Question

Which bioplastic recipe demonstrates the most effective biodegradability, and how do these results compare across four different bioplastic recipes?

Hypothesis

If four different bioplastic recipes (potato, tapioca, sweet potato, and PLA) are placed in salt water, then the potato-based bioplastic will demonstrate the most effective biodegradability because potato starch is highly hydrophilic and absorbs water quickly, helping it break down faster in salty aquatic environments.

Abstract

• Global production of plastics had increased to around 359 million metric tons in 2018, from 245 million metric tons in 2008
• Expected to be at a triple rate because of the mass demand & consumption of oil
• Despite the mass production of plastics since 1950s, there’s an effective method executed to tackle the disposal issues from plastic waste
• Recycling rate of plastics is rather low compared to the plastics made while most of them are being disposed in the landfills
• Landfills are one of the worst ways to dispose of plastic as they can contaminate both our water and air, and take up our land space to build, garden, and etc.
• The decomposition of plastics is the hardest among all the general commodities such as fruits, papers, leathers and aluminium
• This is because it may continue in the nature for centuries before decaying
• Even though bioplastic is better for the environment, we don’t use it because it’s more expensive

Background Research Questions

1. What are bioplastics and how are they are made?

What are Bioplastics?

• Plastics are a versatile group of materials with countless short-lived and durable applications
• At a global level, no more than 9% of all plastics are recycled
• The major issue with plastics waste is the mismanagement of plastic items towards and at the end of their lifetime, which can be attributed to a lack of waste collection and recycling infrastructure in most developing and emerging countries and inadequate or inappropriate waste collection and sorting infrastructure even in the developed/industrialized countries, coupled with human behavioural aspects, and the leakage of micro- and nanoplastics particles that are hard-to-impossible to catch and retain with today’s technologies
• The demand for recycled plastics has increased strongly in some areas, with “green” products being more accepted by the customers, leading to comparatively higher prices and some shortages in supply
• Many bioplastics are biodegradable, that means they can break down naturally and don't just turn into microplastics or nanoplastics
• Even though, certain bioplastics may not be biodegradable most are better than conventional plastics
• Despite this, bioplastics offer a more sustainable alternative to conventional plastics, this will be helping us conserve non-renewable resources and their potential to support a more environmentally friendly future, but they are not yet widely adopted around the world

How are Bioplastics Made?

• Bioplastics are plastics made from renewable natural materials like corn, sugarcane, or potatoes instead of fossil fuels
• They’re created by harvesting plant materials, and breaking them down to release sugars or starches
• Next, these are converted into chemicals often through fermentation of bacteria
• This produces substances like lactic acid which is an organic acid which is the energy source that these bioplastics utilize
• These molecules are linked together to form polymers such as PLA or PHA, which can be melted and shaped into products just like regular plastic
• Bioplastics are an environmentally friendly plastic that are made by processing renewable sources like cornstarch, sugarcane, and vegetable oil through steps that include fermentation, polymerization, and molding

Polylactic acid bioplastic molecular structure.

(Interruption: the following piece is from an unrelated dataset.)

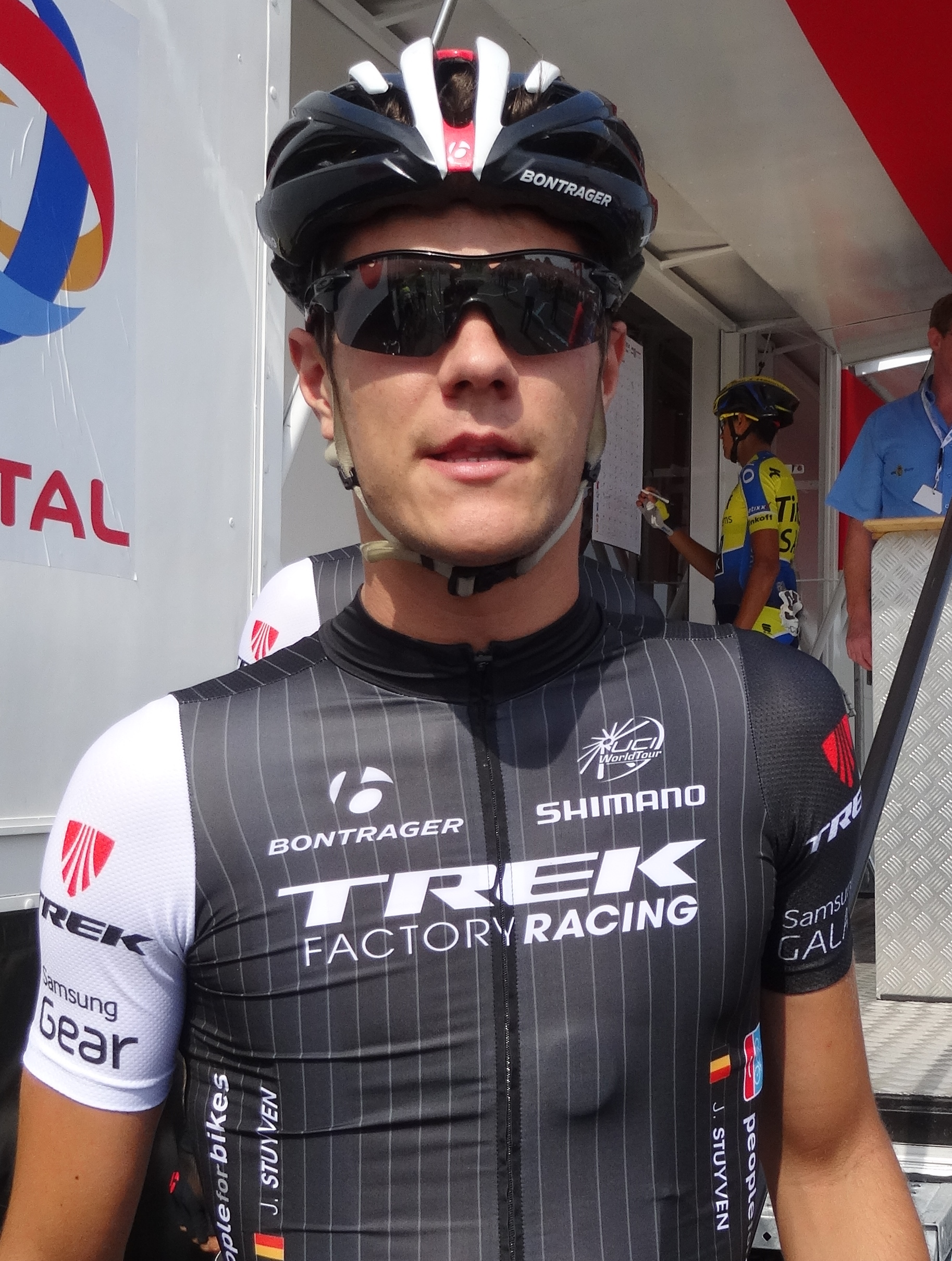 Reportage photographique réalisé le dimanche 27 juillet à l'occasion du départ de la deuxième étape du Tour de Wallonie 2014 à Péronnes-lez-Antoing (Antoing), Belgique.
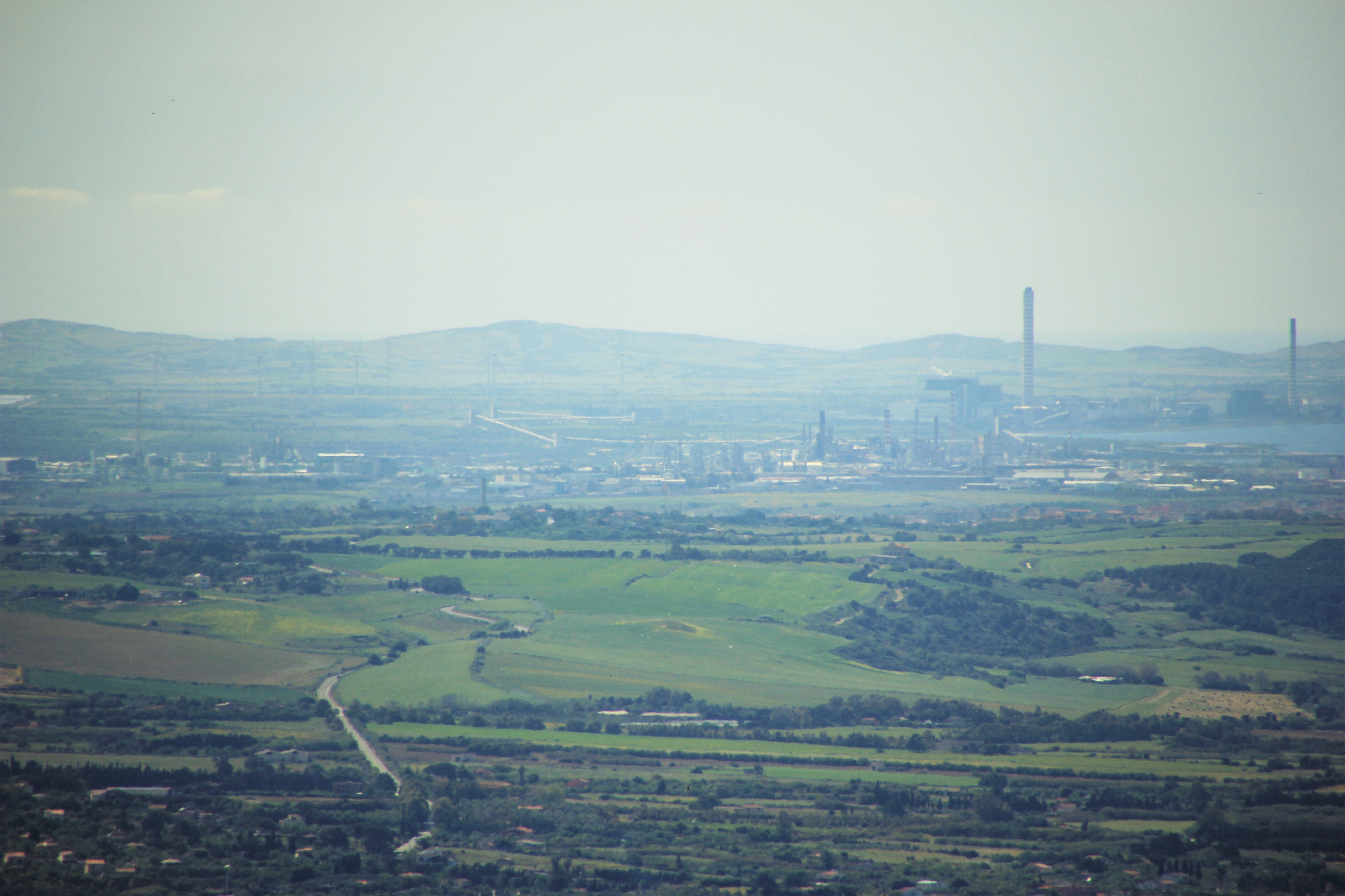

Starch Based Bioplastic Packaging.

Chemical structures of starch components. Bioplastic classification and biodegradability chart.

2. How do bioplastics differ from conventional plastics?

• Regular plastics are made from repeating units of carbon-based molecules called polymers, which originates from monomers obtained by refining petroleum oil
• These polymers are heated with additives, liquified, and injected into molds forming durable, heat and water resistant materials with unique synthetic chemical bonds that are not found in nature
• Since, bacteria and fungi rely on recognizing and binding to familiar organic structures to decompose materials, the unusual long and complex polymer chains in petroleum-based plastics are not easily identified by microbial enzymes, taking these plastics hundreds of years to break down
• Their production and disposal also release greenhouse gases, contain or leach toxic chemicals into the environment, and rely on non-renewable resources.
• Bioplastics, on the other hand, are made from renewable plant materials and often avoid harmful chemicals like BPA. Although structurally similar to petroleum-based plastics, they differ in the source of their polymers and in the types of molecular bonds present
• A common bioplastic polymer, polylactic acid (PLA), is formed by fermenting plant starch from agricultural waste into lactic acid, which then bonds into long polymer chains which are susceptible to breakdown by natural erosion
• These natural and degradable bonds make bioplastics more environmentally friendly and can reduce carbon emission as the carbon dioxide is absorbed by the plants that are used to produce them
• However, bioplastics can sometimes have limitations in mechanical strength, including brittleness or higher water vapor permeability
• Additionally due to their unique construction and ethical production, most bioplastics have higher manufacturing costs
• Moreover, they are more sensitive to temperature fluctuations, meaning they can deform or melt at lower temperatures than many conventional plastics
• This clearly shows the importance of the need of an alternative to conventional plastics, here we can see bioplastics have similar physical properties, but also help to create a sustainable substitute

Conventional Plastic Pollution.

3. What are the effects of conventional plastics?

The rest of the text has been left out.